(What you have to do)
Once the pictures are set aside, print the records that follow exactly as written.

Dataset records:
● ● ● ● ● ● ●
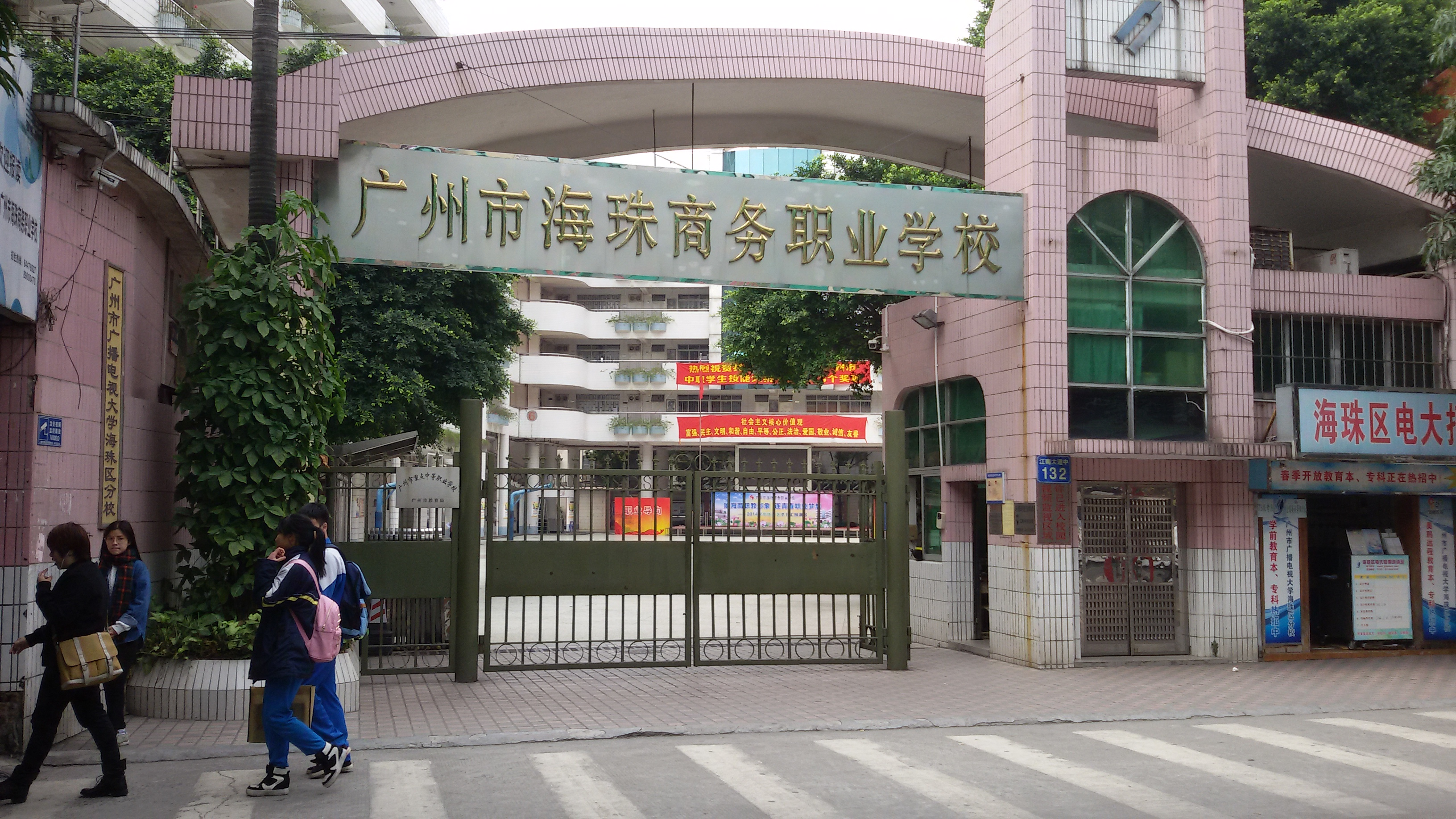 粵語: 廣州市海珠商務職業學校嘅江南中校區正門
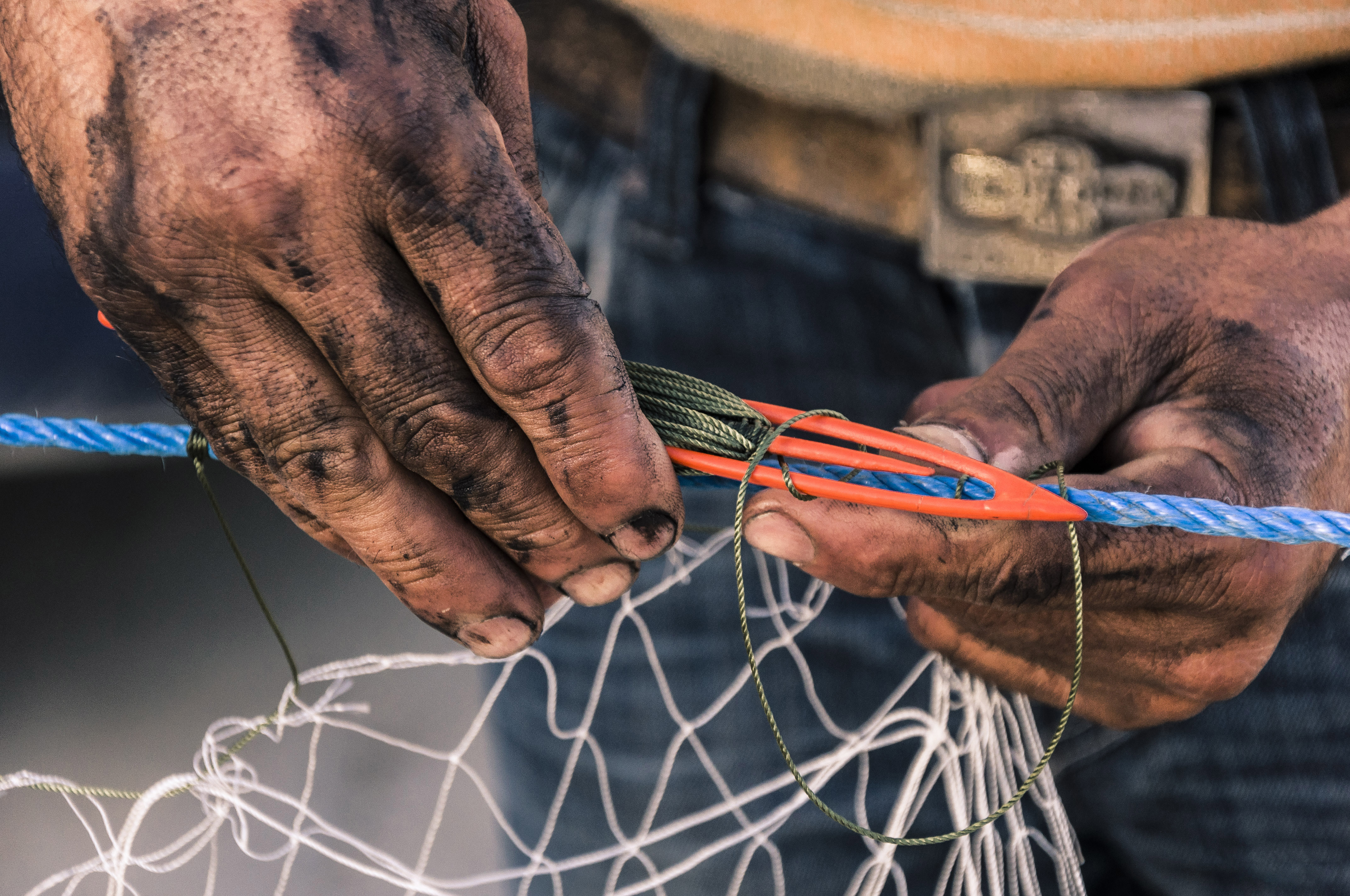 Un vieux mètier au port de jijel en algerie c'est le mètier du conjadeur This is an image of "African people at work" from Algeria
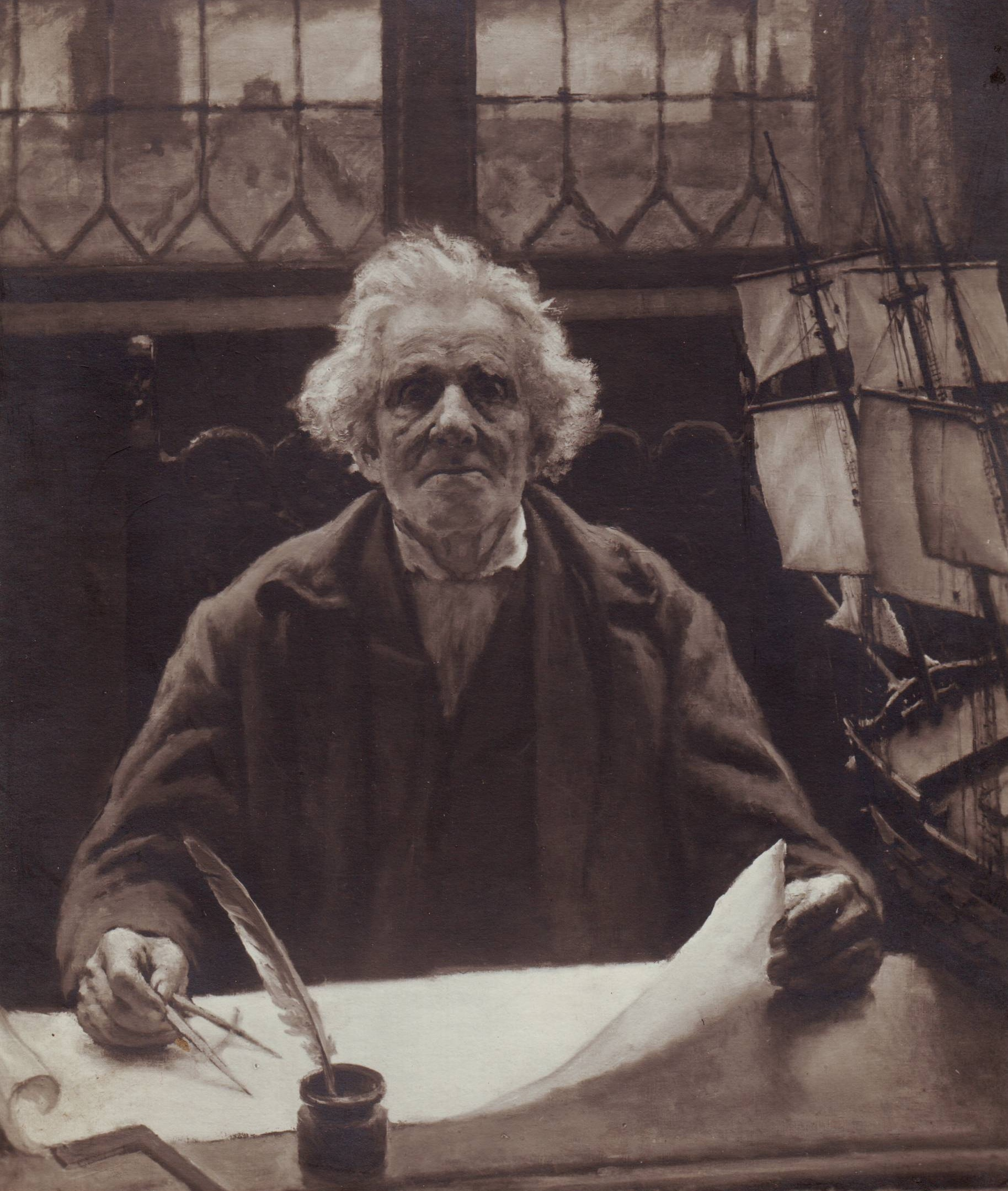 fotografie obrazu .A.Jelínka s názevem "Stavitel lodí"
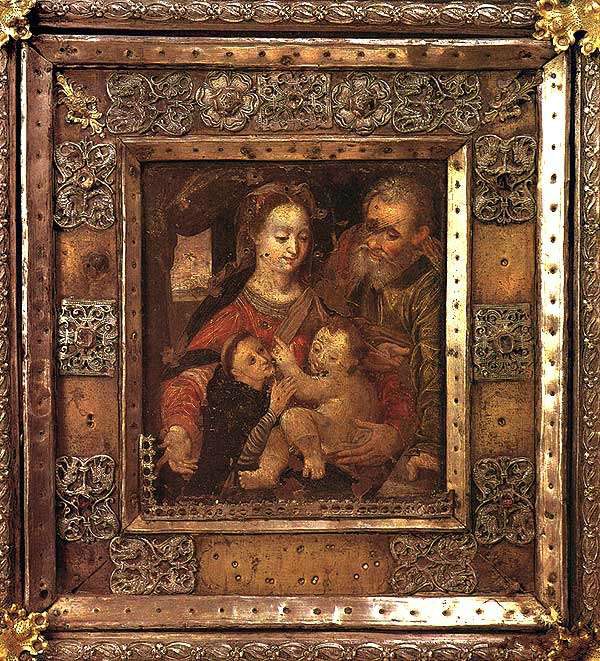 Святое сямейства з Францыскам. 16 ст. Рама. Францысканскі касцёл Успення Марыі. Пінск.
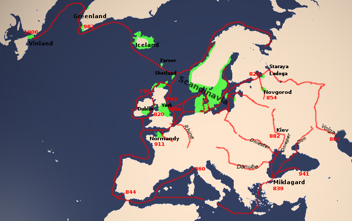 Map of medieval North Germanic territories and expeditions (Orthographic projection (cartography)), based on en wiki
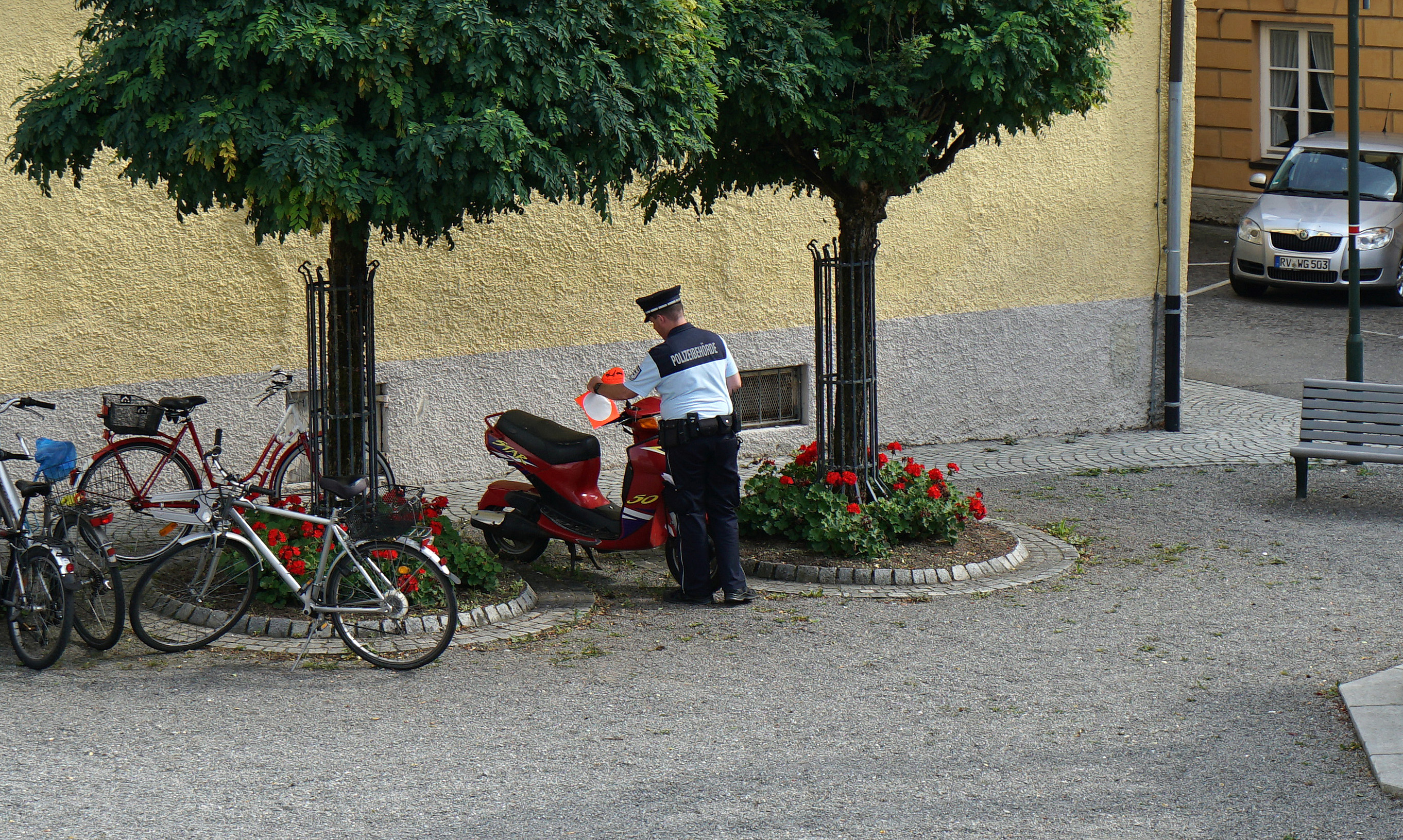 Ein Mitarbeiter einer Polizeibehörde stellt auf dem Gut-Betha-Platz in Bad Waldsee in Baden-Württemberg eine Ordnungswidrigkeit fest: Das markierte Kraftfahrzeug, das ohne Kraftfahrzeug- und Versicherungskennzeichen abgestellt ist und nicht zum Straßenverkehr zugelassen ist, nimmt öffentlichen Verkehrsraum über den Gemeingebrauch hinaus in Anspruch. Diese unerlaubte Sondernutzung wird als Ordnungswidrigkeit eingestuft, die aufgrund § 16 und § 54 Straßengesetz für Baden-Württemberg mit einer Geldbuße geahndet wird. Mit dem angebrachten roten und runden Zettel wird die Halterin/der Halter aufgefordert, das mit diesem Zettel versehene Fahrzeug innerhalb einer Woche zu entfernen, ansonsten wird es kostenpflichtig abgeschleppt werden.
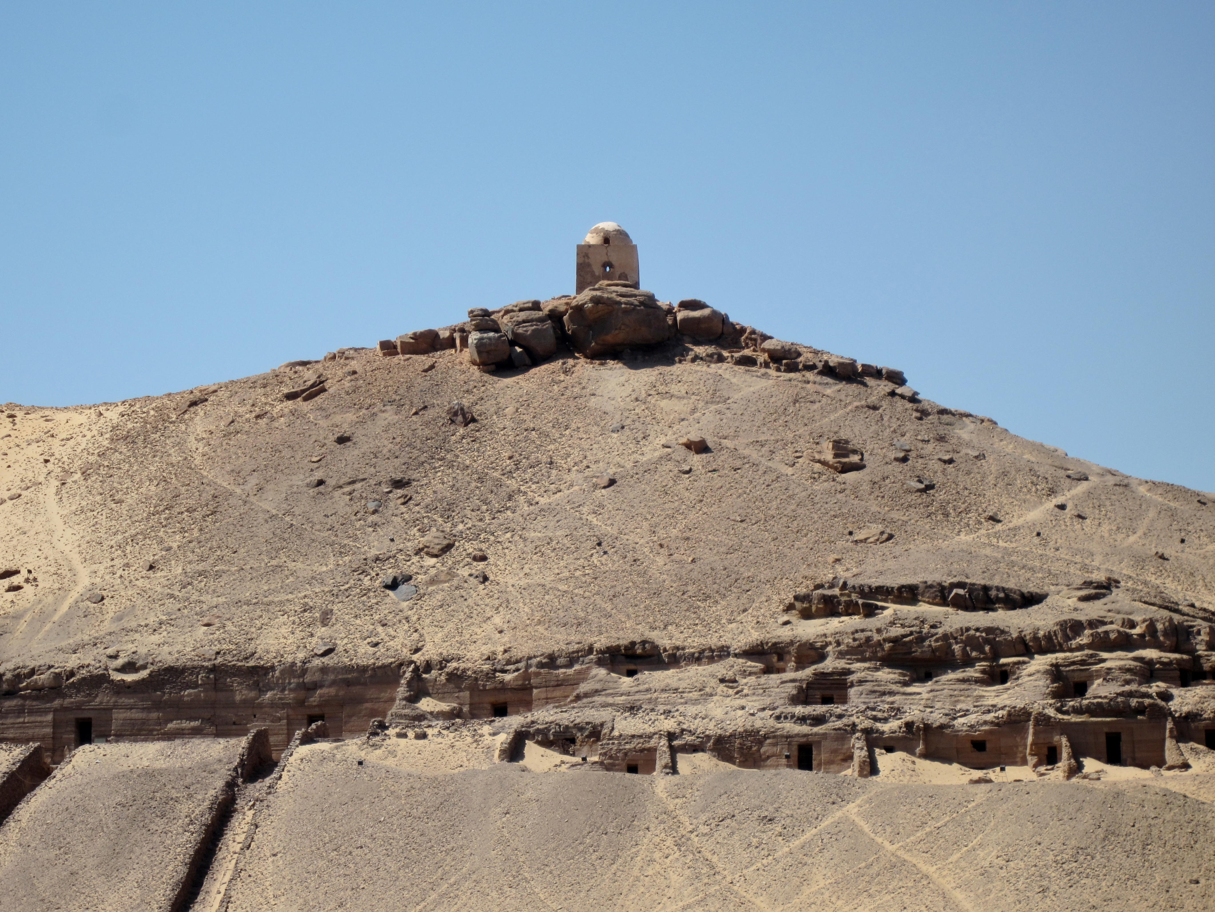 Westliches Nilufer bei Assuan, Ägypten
● ● ● ● ● ● ●
(Exercise solution)
 粵語: 廣州市海珠商務職業學校嘅江南中校區正門
 Un vieux mètier au port de jijel en algerie c'est le mètier du conjadeur This is an image of "African people at work" from Algeria
 fotografie obrazu .A.Jelínka s názevem "Stavitel lodí"
 Святое сямейства з Францыскам. 16 ст. Рама. Францысканскі касцёл Успення Марыі. Пінск.
 Map of medieval North Germanic territories and expeditions (Orthographic projection (cartography)), based on en wiki
 Ein Mitarbeiter einer Polizeibehörde stellt auf dem Gut-Betha-Platz in Bad Waldsee in Baden-Württemberg eine Ordnungswidrigkeit fest: Das markierte Kraftfahrzeug, das ohne Kraftfahrzeug- und Versicherungskennzeichen abgestellt ist und nicht zum Straßenverkehr zugelassen ist, nimmt öffentlichen Verkehrsraum über den Gemeingebrauch hinaus in Anspruch. Diese unerlaubte Sondernutzung wird als Ordnungswidrigkeit eingestuft, die aufgrund § 16 und § 54 Straßengesetz für Baden-Württemberg mit einer Geldbuße geahndet wird. Mit dem angebrachten roten und runden Zettel wird die Halterin/der Halter aufgefordert, das mit diesem Zettel versehene Fahrzeug innerhalb einer Woche zu entfernen, ansonsten wird es kostenpflichtig abgeschleppt werden.
 Westliches Nilufer bei Assuan, Ägypten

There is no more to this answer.